### [What the task requires]
As output, give the exact lines from the one containing "Logo de FAD" through the end of the listing below, both included, without the pictures.

### [Dataset section]
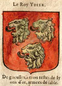 Lr roi Ydier
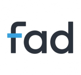 Logo de FAD
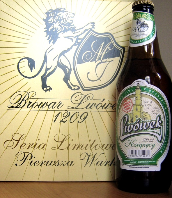 Lwówek Książęcy z Browaru Lwówek Śląski. Uwarzone 20 maja 2010 jako pierwsza warka po reaktywowaniu browaru przez spółkę Ciechan
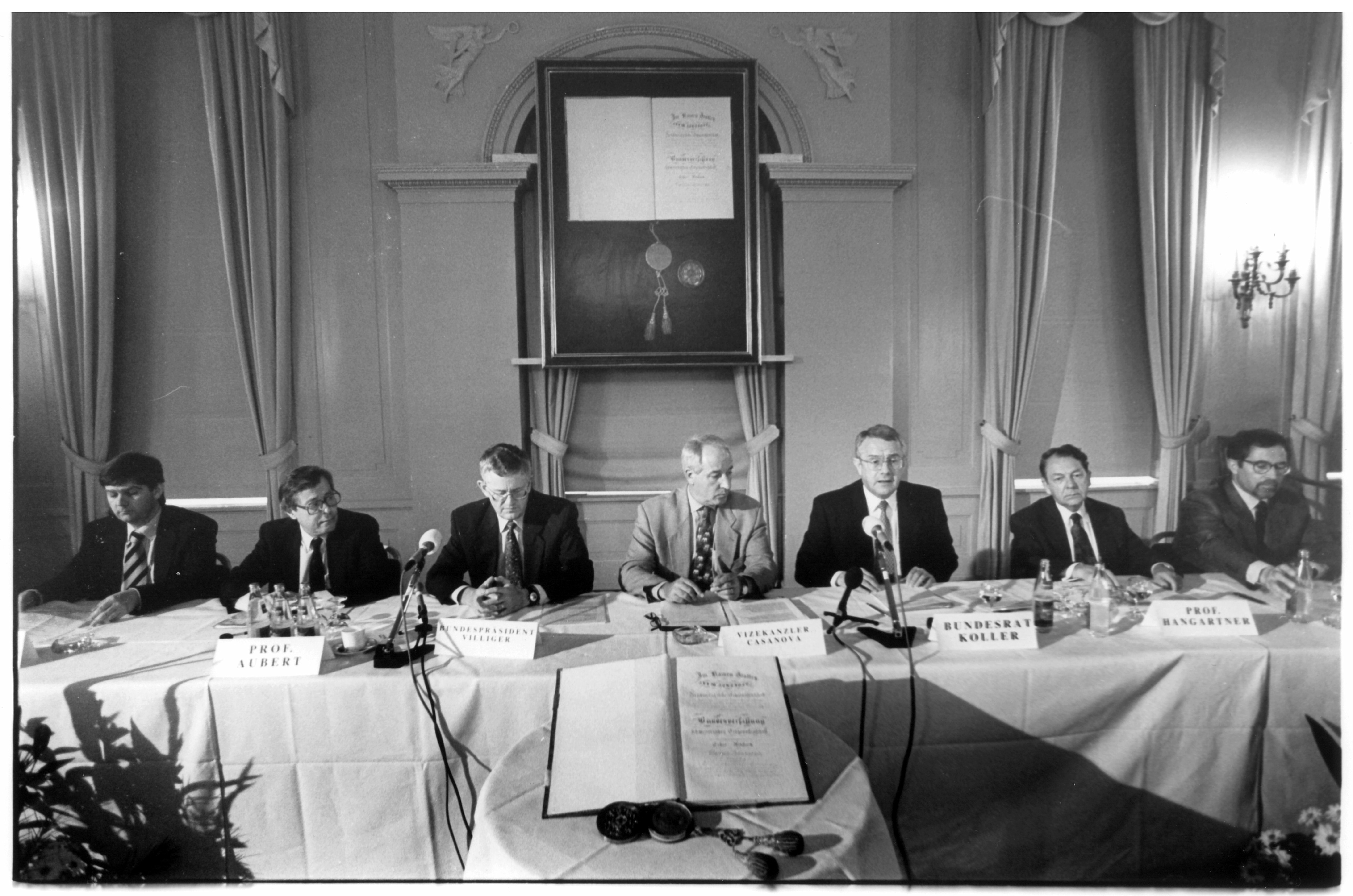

### [Result of this task]
 Logo de FAD
 Lwówek Książęcy z Browaru Lwówek Śląski. Uwarzone 20 maja 2010 jako pierwsza warka po reaktywowaniu browaru przez spółkę Ciechan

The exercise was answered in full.